Problem | Transcribe the lines below exactly, beginning with the line that holds "Lordi en la" and ending with the final line, both included. Pictures are to be left out.

=== Begin Enclosure ===

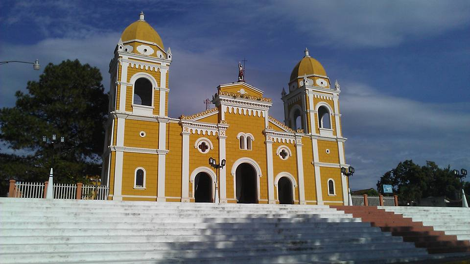 Iglesia Parroquia San Juan Buatista Masatepe
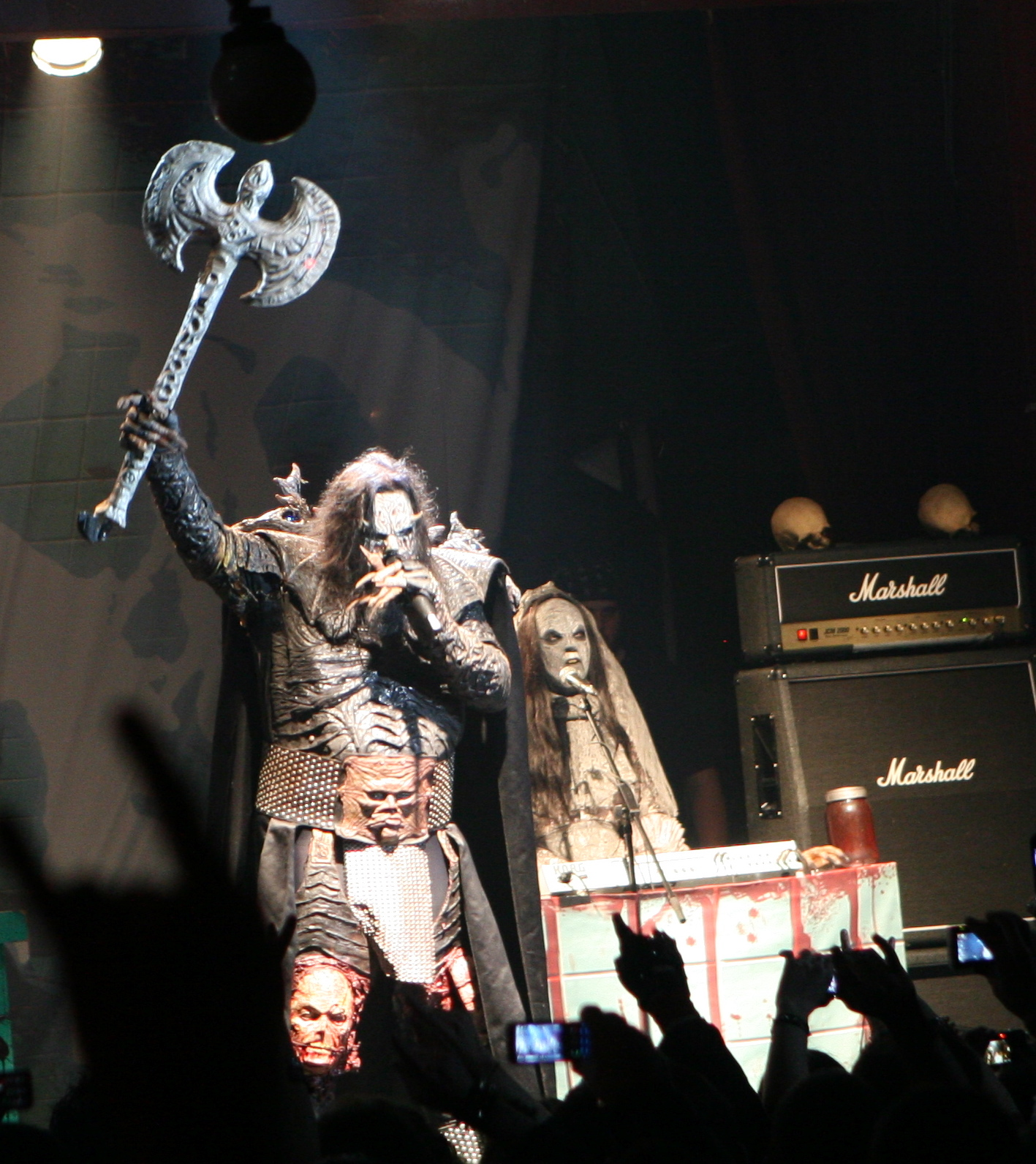 Lordi en la Sala Apolo de Barcelona el 20 de Febrero de 2009
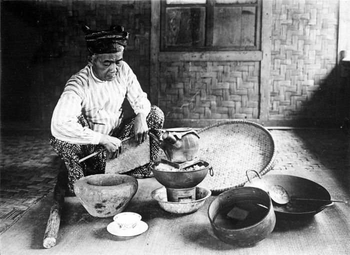 Repronegatief. Een dukun (medicijman) bereid een drank
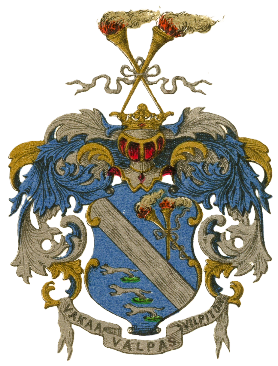 Vaakuna
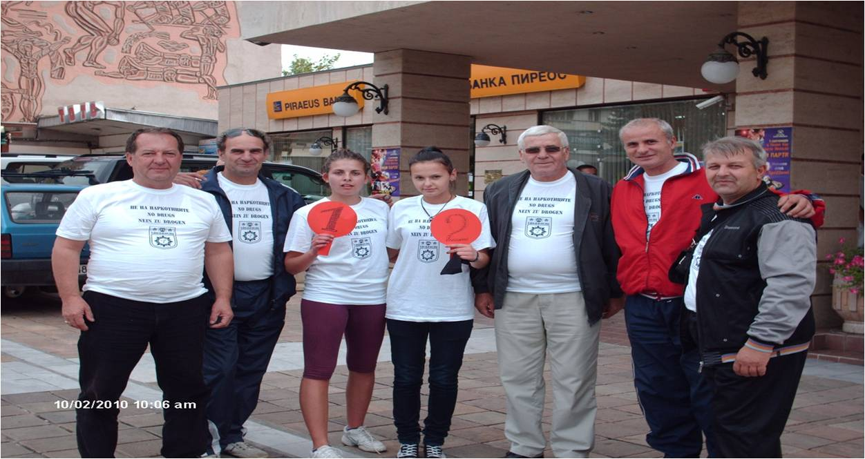 Natprevar
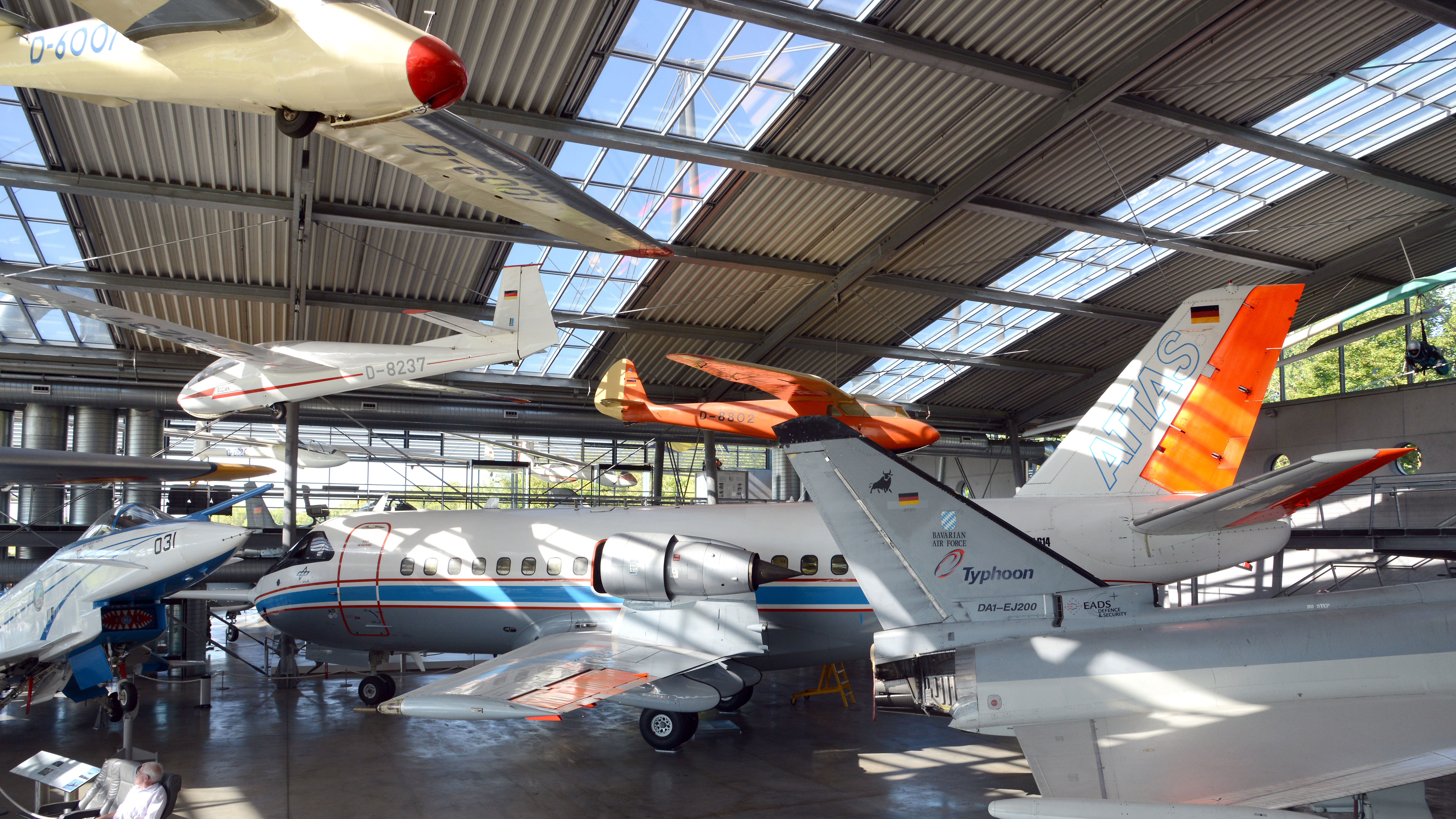 Erfahrene Restauratoren präparierten das einzigartige Exponat in den letzten Monaten. Fortan kann der ehemalige DLR-Flugversuchsträger in der großen Ausstellungshalle von den Museumsbesuchern aus nächster Nähe bestaunt werden.
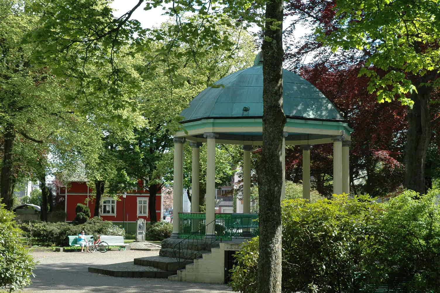 Byparken i Haugesund
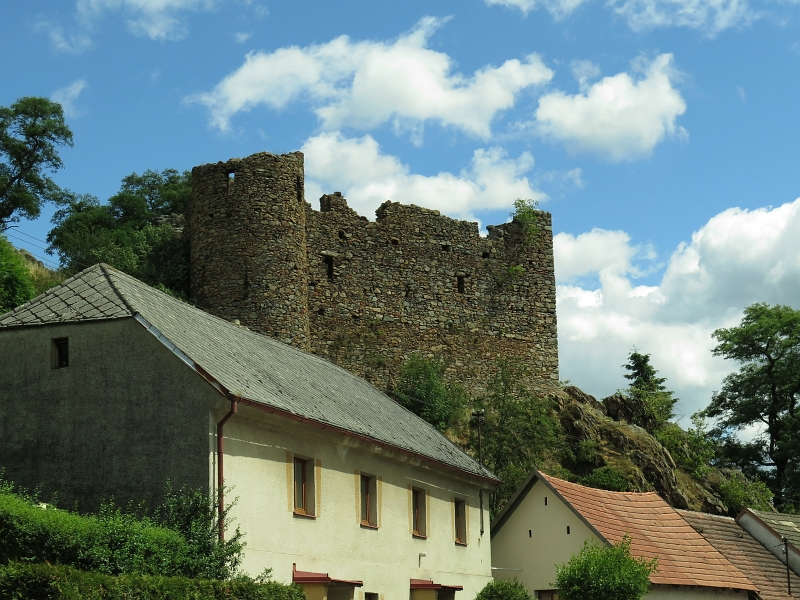 Tvrz, Zavlekov.
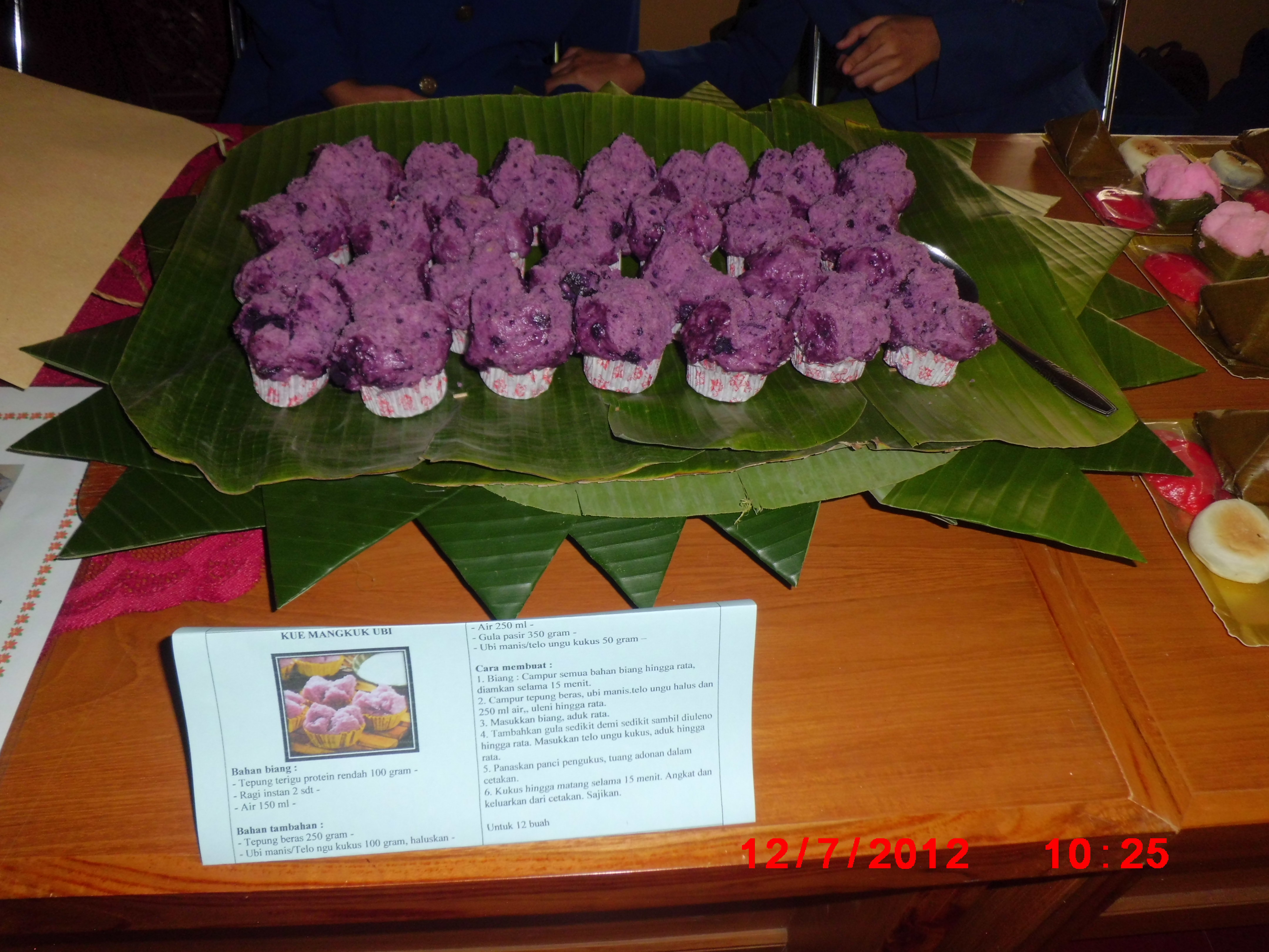 Kue mangkuk ubi adalah salah satu makanan tradisional khas Indonesia
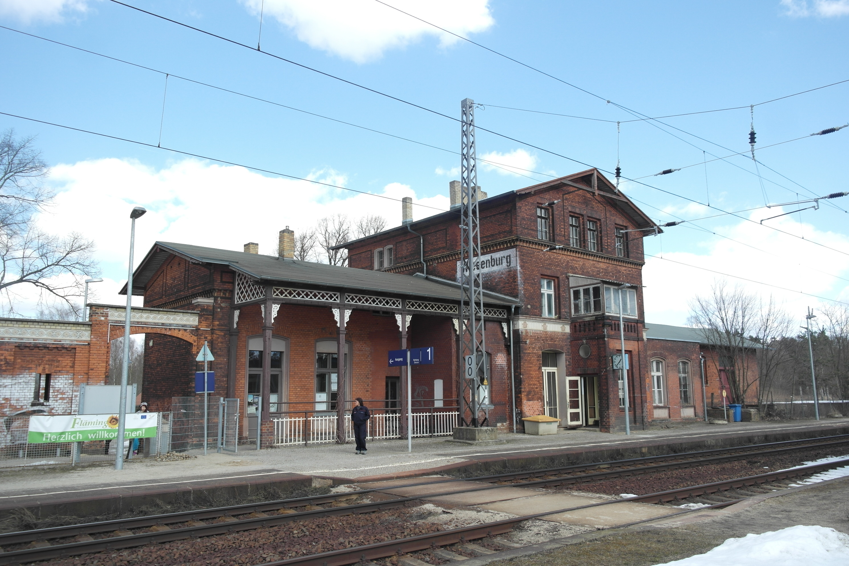 Bahnhof Wiesenburg, denkmalgeschützt. Bahnhofsgebäude von Südwesten
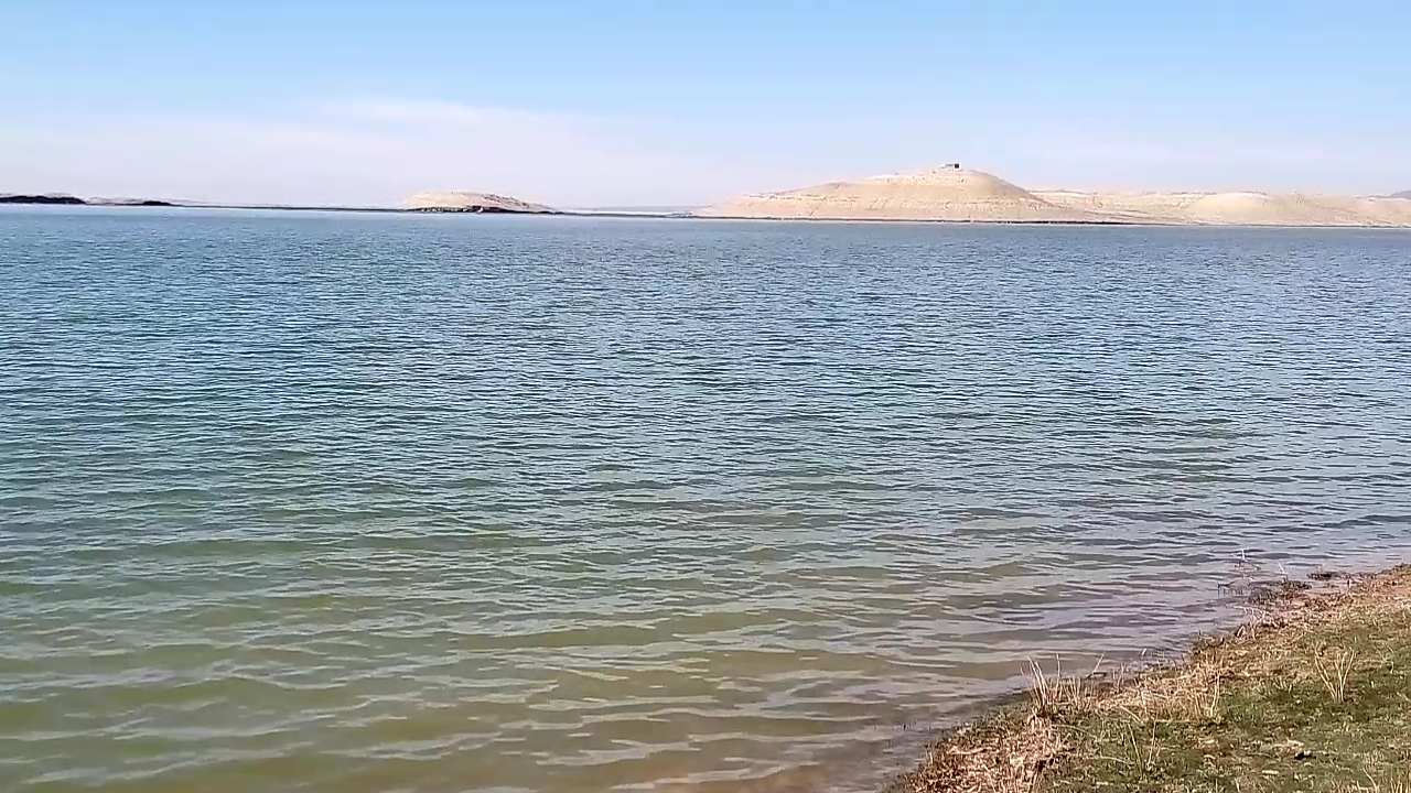 سد طبیعی روستای شوره دل
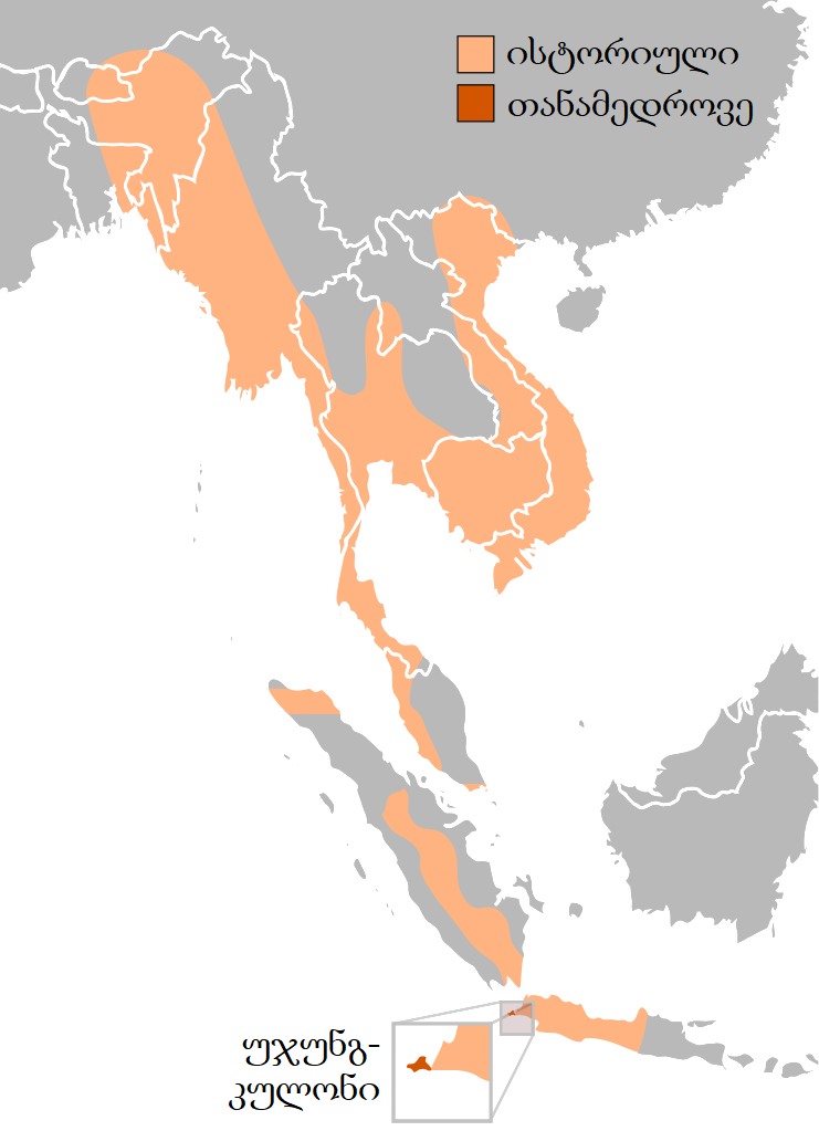 იავური მარტორქის ისტორიული და თანამედროვე გავრცელება

=== End Enclosure ===

Your solution |
 Lordi en la Sala Apolo de Barcelona el 20 de Febrero de 2009
 Repronegatief. Een dukun (medicijman) bereid een drank
 Vaakuna
 Natprevar
 Erfahrene Restauratoren präparierten das einzigartige Exponat in den letzten Monaten. Fortan kann der ehemalige DLR-Flugversuchsträger in der großen Ausstellungshalle von den Museumsbesuchern aus nächster Nähe bestaunt werden.
 Byparken i Haugesund
 Tvrz, Zavlekov.
 Kue mangkuk ubi adalah salah satu makanan tradisional khas Indonesia
 Bahnhof Wiesenburg, denkmalgeschützt. Bahnhofsgebäude von Südwesten
 سد طبیعی روستای شوره دل
 იავური მარტორქის ისტორიული და თანამედროვე გავრცელება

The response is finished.